For instance, if public health workers had better ways to assess where COVID-19 breaks out and then can isolate those infected and trace back those who were in contact with those people, we would not need to use the “blunt instrument,” said Garvelink, of shutting down whole cities, instead of specific communities where the virus is affecting people.

Besides doing what we can to fight and address COVID-19 now, preparing for the worst is also important, Garvelink said.

“With COVID-19, about one percent of the people who get it die,” he said. “With Ebola, that number is between 50 percent and 60 percent. But there are much more infectious diseases out there.”

So far, they are contained, but they could spread. “As long as an epidemic festers in any one part of the world, we are all in danger,” said Garvelink.

Even so, he said, “I’m optimistic that we can address these outbreaks, but we need to work together with organizations such as the United Nations and the World Health Organization to make it happen.”

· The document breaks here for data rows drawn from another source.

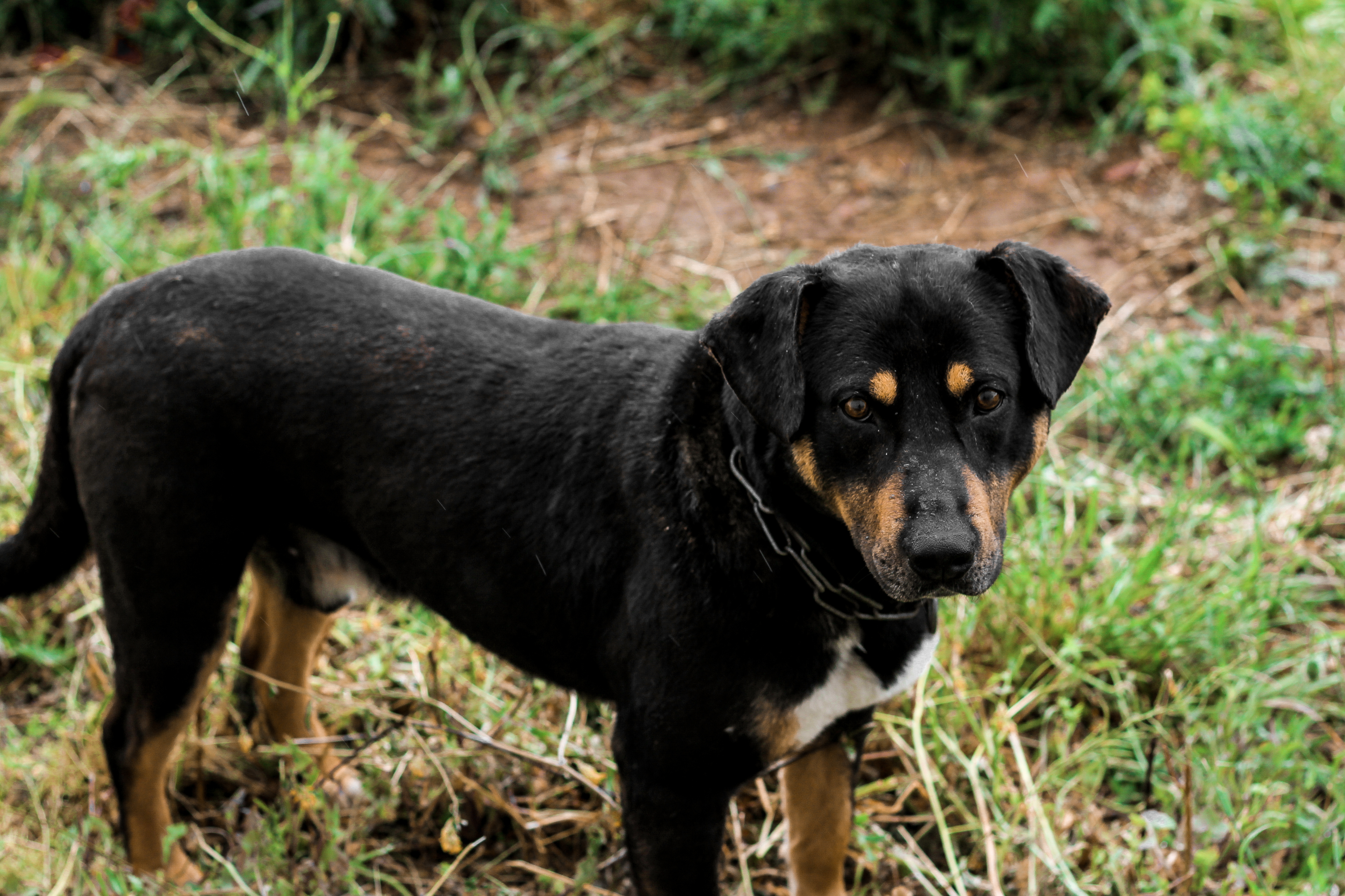 Un pastor carea de cuatro ojos.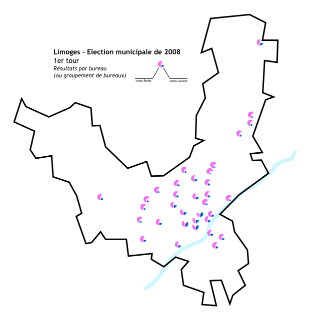 Résultats par bureau de l'élection municipale de 2008 à Limoges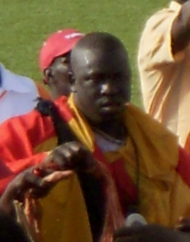 Yekini, un champion de lutte sénégalaise au Stade Demba Diop de Dakar, Sénégal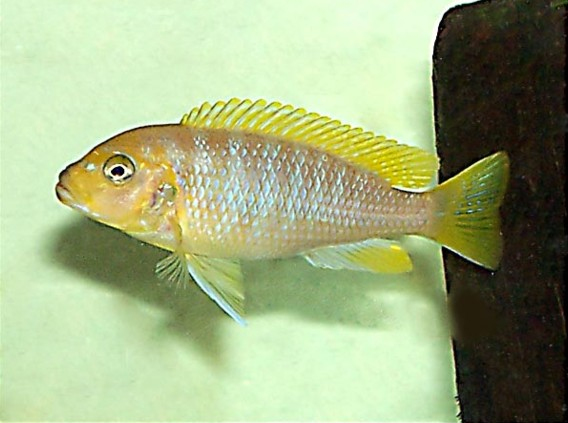 Maylandia hajomaylandi (Male)

Once the COVID-19 pandemic eases, the U.S. president and Congress, for example, should set up a commission to examine the country’s response to the pandemic — what worked and what didn’t work — so that we can be fully prepared for the next one.

“We’ve been given talents to figure out things,” said Garvelink, a 1991 graduate of Calvin University. “We have science and our own minds. We need to realize God has given us the talents to fix these things.”

The 2021 January Series, which is entirely online this year, is available live on weekdays from 12:30 p.m. to 1:30 p.m. through Tues., Jan. 26. Each day’s talk is also available for viewing till midnight that same day.